The company is currently executing a recovery roadmap focused on monetizing existing assets. Management expects to expedite the development and sale of key projects throughout 2026 and 2027. This includes the development of Zhuhai New Jin Du Plaza and projects in Luoyang, which are intended to provide the necessary cash inflow to stabilize operations and repay high-interest bank borrowings.

Catalyst: New Share Subscription

In May 2026, the company entered into a subscription agreement to issue approximately 27.65 million new shares to a professional investor. While this results in a dilution of current holdings, the HK$10 million in net proceeds is a critical catalyst for immediate working capital. Further capital raising activities or adjustments to subscription terms remain a focal point for market observers.

Catalyst: Land Resumption Compensation

A major potential catalyst for financial recovery is the ongoing negotiation with government departments regarding land resumption compensation. The Group has been active in these discussions to resolve liability issues and secure settlement terms. A successful resolution could provide a significant non-recurring gain and liquidity boost, which is vital for maintaining its status as a "going concern."
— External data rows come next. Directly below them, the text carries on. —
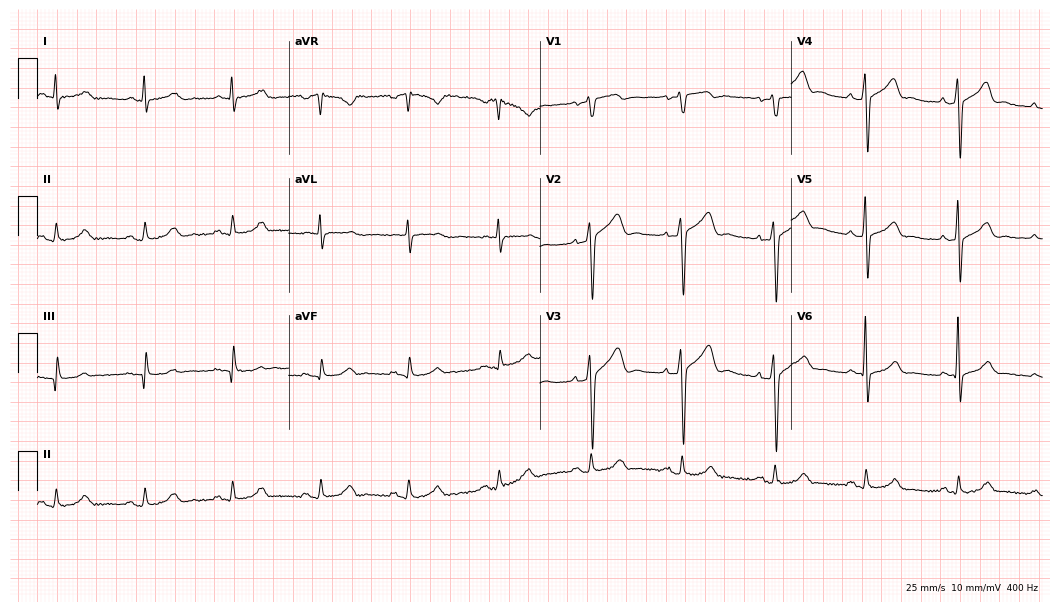
ECG (10.2-second recording at 400 Hz) — a man, 58 years old. Labelled as a normal ECG.
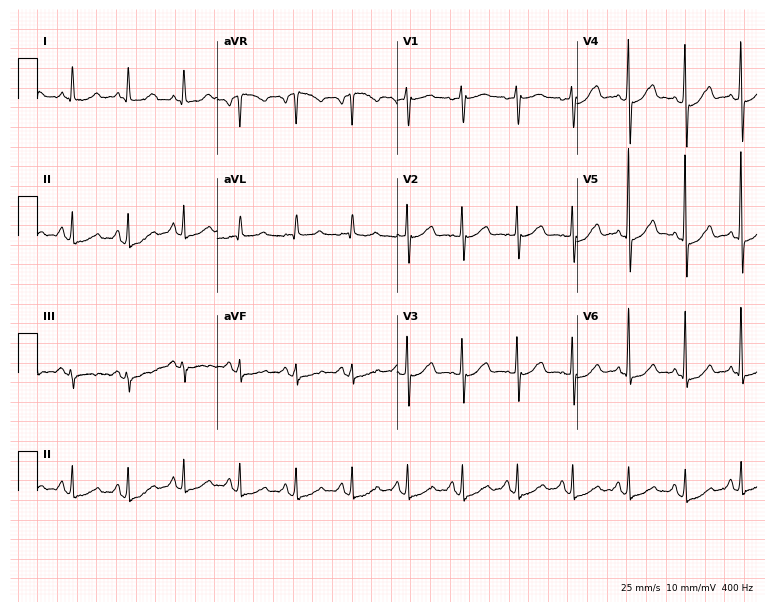
ECG — a 71-year-old female. Findings include sinus tachycardia (a sinus rate of 100 beats per minute or more).
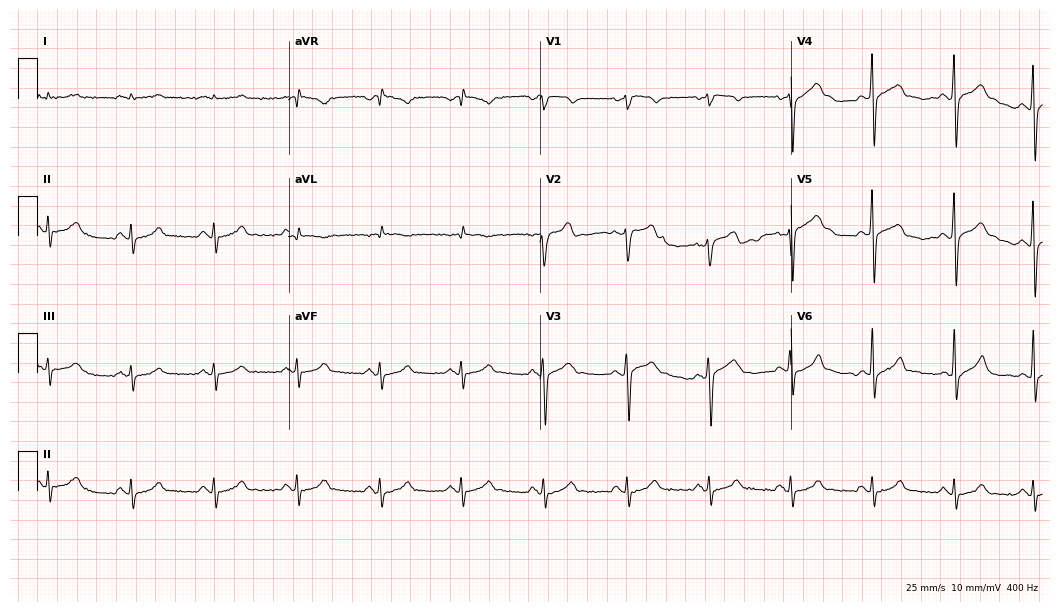
Electrocardiogram (10.2-second recording at 400 Hz), a 48-year-old man. Of the six screened findings (first-degree AV block, right bundle branch block, left bundle branch block, sinus bradycardia, atrial fibrillation, sinus tachycardia), none is recorded.
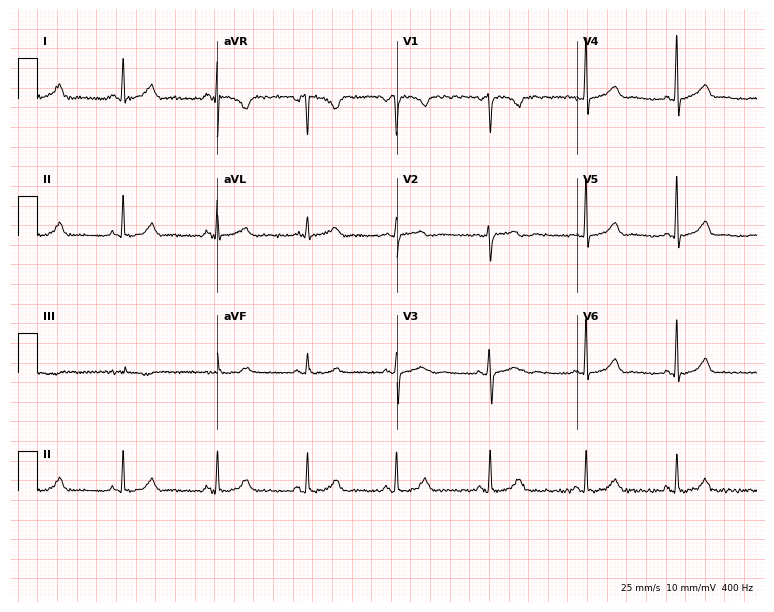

New Business Diversification

Under the theme "New Life Everyday, New City," the Group is attempting to pivot toward a more integrated business model. This includes property management services in Guangzhou and retail/consumer spending businesses across Mainland China. By diversifying away from pure development into recurring income streams like rental and management, the company aims to reduce its vulnerability to real estate market cycles.


New City Development Group Limited Pros and Risks

Corporate Pros (Upside Factors)

- Undervalued Asset Base: The company’s Price-to-Book (P/B) ratio (approx. 0.58) suggests the stock trades at a discount relative to the book value of its real estate holdings.
- Recurring Income Potential: Projects in property management and retail offer a foundation for more stable, long-term cash flows compared to one-off property sales.
- Strategic Asset Locations: Focus on high-growth regions like Zhuhai and Guangzhou provides geographic advantages within the Greater Bay Area.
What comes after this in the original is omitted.